Sonrasında Bitlis'teki köyüne dönerek tarım ve hayvancılıkla uğraştığını, bu süreçte siyasetle ilgilenmeye devam ettiğini anlatan sanık Avras, şöyle konuştu:

"Hayvanlarım telef olunca ekonomik sıkıntı yaşadım. 2015'te İstanbul'a döndüm. Tekrar Pendik'te inşaatlarda çalışmaya başladım. Siyasete ilgim olduğu için hep ilçeye gidip geliyor, HDP’nin propagandasını yapıyordum. Bu süreçte Ayhan Suni ile tanıştım. Kendisiyle siyasete ilişkin sohbetler yapıyorduk. Sebze meyve pazarında pazarlamacılık yapıyordu. Kendisinde inşaat işi bulmamı istedi. Araştırdım. Görüşmelerimiz sıklaştı. Bu süreçte kendimi ekonomik olarak toparlamaya çalıştım. Nisan 2017'de tekrar köyüme dönüp yerleştim.

Bitlis Tatvan'daki köyümden Pendik'teki Ayhan'ı aradım ancak savcılık beni bu tarihte Pendik'teymişim gibi yazmış. Sanıklardan Zozan Kutum'u tanımıyorum. Ayhan Suni ile Zozan Kutum'u tanıştırdığım ve aralarında kuryelik yaptığım doğru değildir. Ayhan nerede neden tanık olarak dinlenilmiyor? Belki de Ayhan Suni kendisini kurtarmak için atmasyonlar yapmıştır. Evimde ne kadar kitap varsa el konulmuştur. Köyde hayvanlarımı beslerken gözaltına alındım. İddianamede, Pendik'teymişim gibi gösterilen tarihte ben Bitlis'teydim."

Mahkeme başkanı, tutuklu sanık Zozan Kutum'un ayağa kalmasını isteyerek, sanık Avras'a, Kutum'u tanıyıp tanımadığını sordu. Sanık Avras, Kutum'u tanımadığını söyleyince, başkan bu kez Kutum'a Avras'ı tanıyıp tanımadığını sordu. Kutum, Kürtçe tercüman aracılığıyla, sanık Avras'ı tanımadığını söyledi.

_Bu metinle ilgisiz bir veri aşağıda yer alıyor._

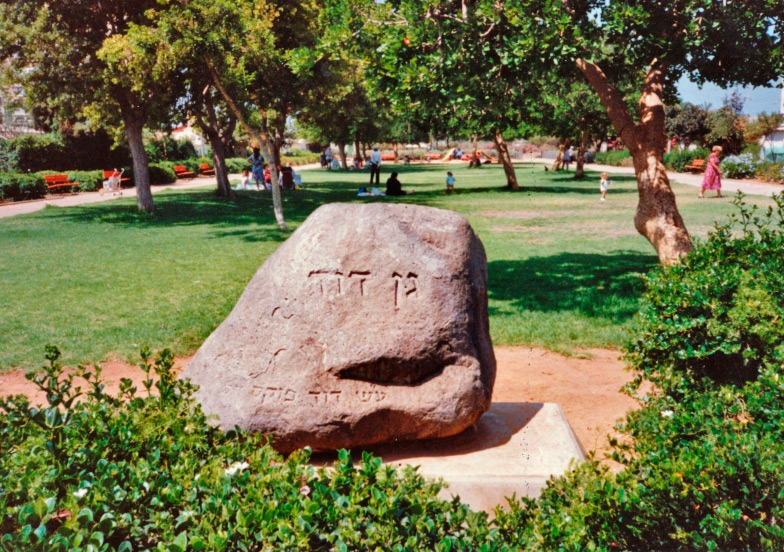 Камень памяти мэра г. Нетании Д. Фукса (1900-1975)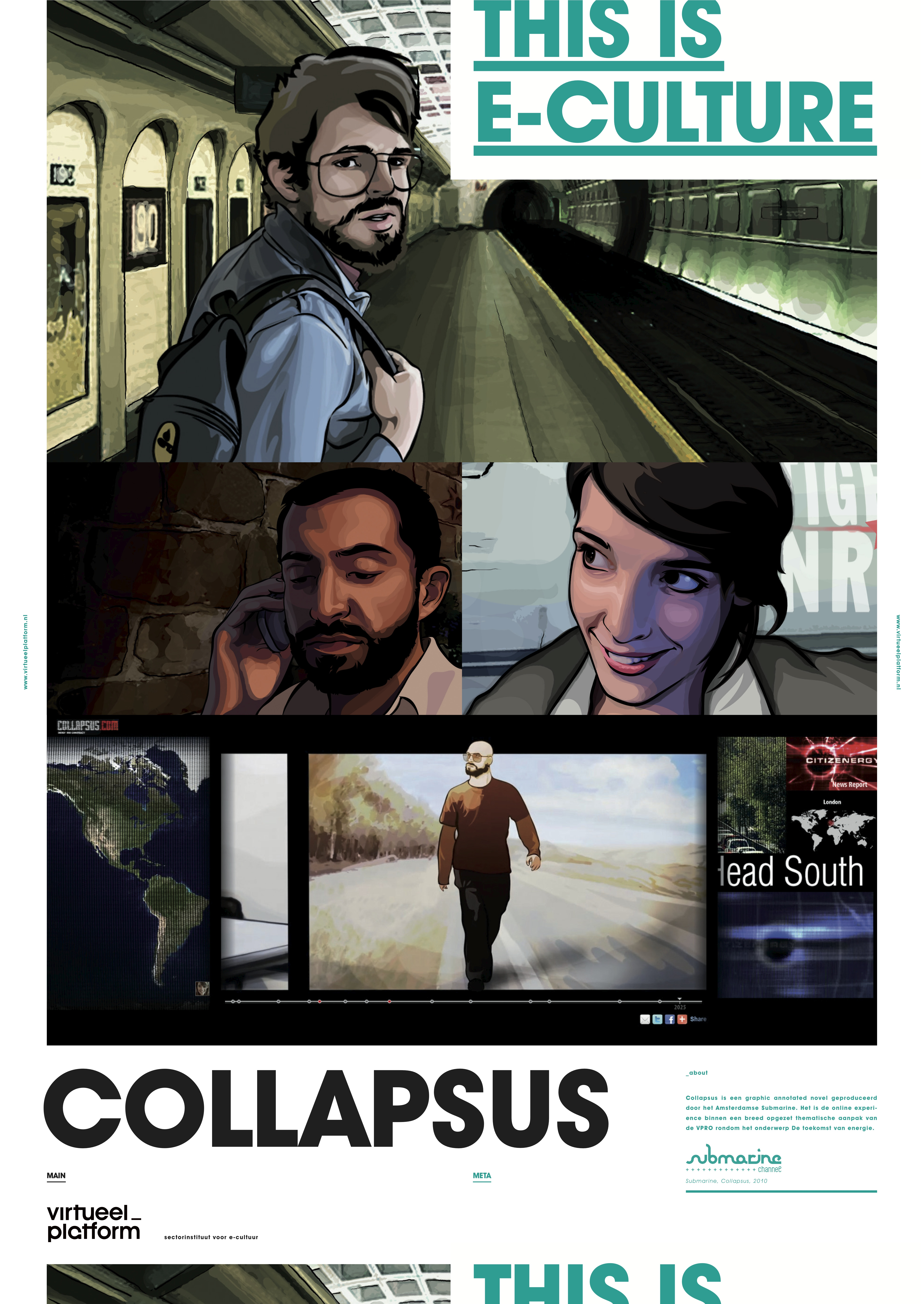 Best Practices zijn inspirerende voorbeelden van Nederlandse e-cultuur. Collapsus is een graphic annotated novel geproduceerd door het Amsterdamse Submarine Channel Het is de online experi- ence binnen een breed opgezet thematische aanpak van de VPRO rondom het onderwerp De toekomst van energie. Zie voor meer informatie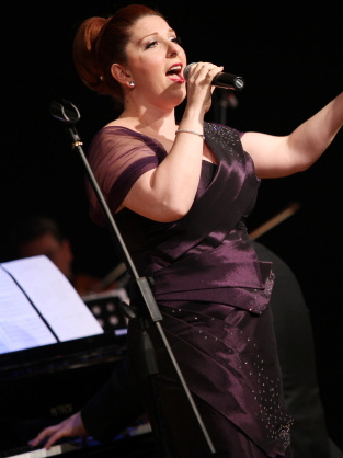 Demet Tuncer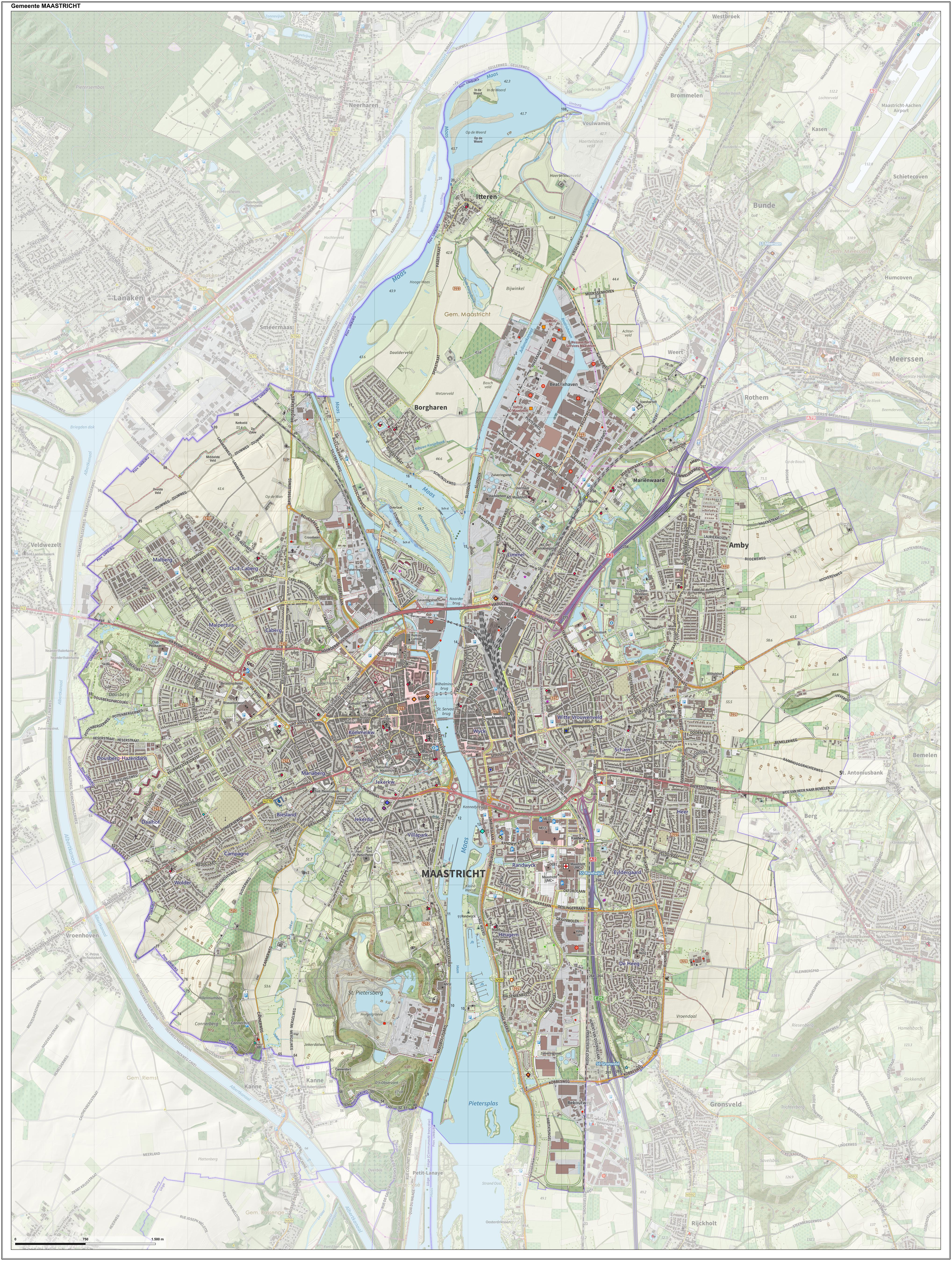 Topografische gemeentekaart. Resolutie: 400 pixels/km. Kaartbeeld samengesteld uit de open geodata van de Top10NL en Top25namen (Kadaster), Creative Commons-BY licentie. Gebouwvlakken uit open geodata BAG extract. Wegen uit de OpenStreetMap, OpenStreetMap community. Reliëfschaduw uit de Actuele Hoogtekaart AHN2. Samenstelling en kleurenschema: Jan-Willem van Aalst, met QGIS. Zie ook de Legenda.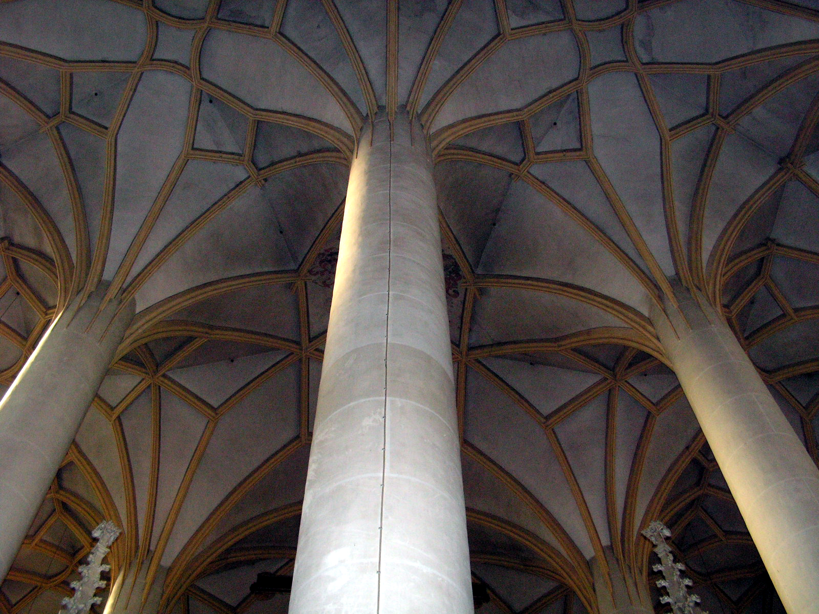 Chorgewölbe der Stadtpfarrkirche St. Johannes in Dingolfing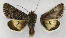 Lasionycta leucocycla leucocycla male

Duruşmaya tutuklu sanık Şevket Beyhan'ın savunmasının alınmasıyla devam edildi.

Sanık Beyhan, İstanbul'da tekstil işi yaptığını belirttiği savunmasında şunları söyledi:

"Zozan Kutum diye birini tanımıyorum. Hakkımdaki suçlamalar çok korkunç. 25 yıldır İstanbul'da yaşıyorum. Uzun zamandır tekstil işi yapmaktayım. Biz bazı işlerimizi dışarıda yaptırırız. Bu parça başı işler ayrı ayrı torbalanır, çalıştığımız dükkanlara verilir. Sonrasında bu poşetler evlere ve dükkanlara dağıtılır. İşler yapılıp geri döndükten sonra kontrol edilir. Bu işlemlerin hepsini kendim yapmaktayım. Parmak izim bu yaptığım işlemler sonucunda yüzlerce eve girip çıkabilir. O poşet, iddianamede sanık Zozan Kutum'un bulunduğu ikamete o şekilde gitmiş olabilir. Ben sadece dükkan sahipleriyle muhatap olurum, sadece onları tanırım. Bu olaylarla zerre ilgim olsa bırak İstanbul'u, Türkiye'yi terk ederim. Poşeti taşısam neden sadece baş parmağımın izi çıksın?"

Duruşmaya yarın, sanık savunmalarının alınmasıyla devam edilecek.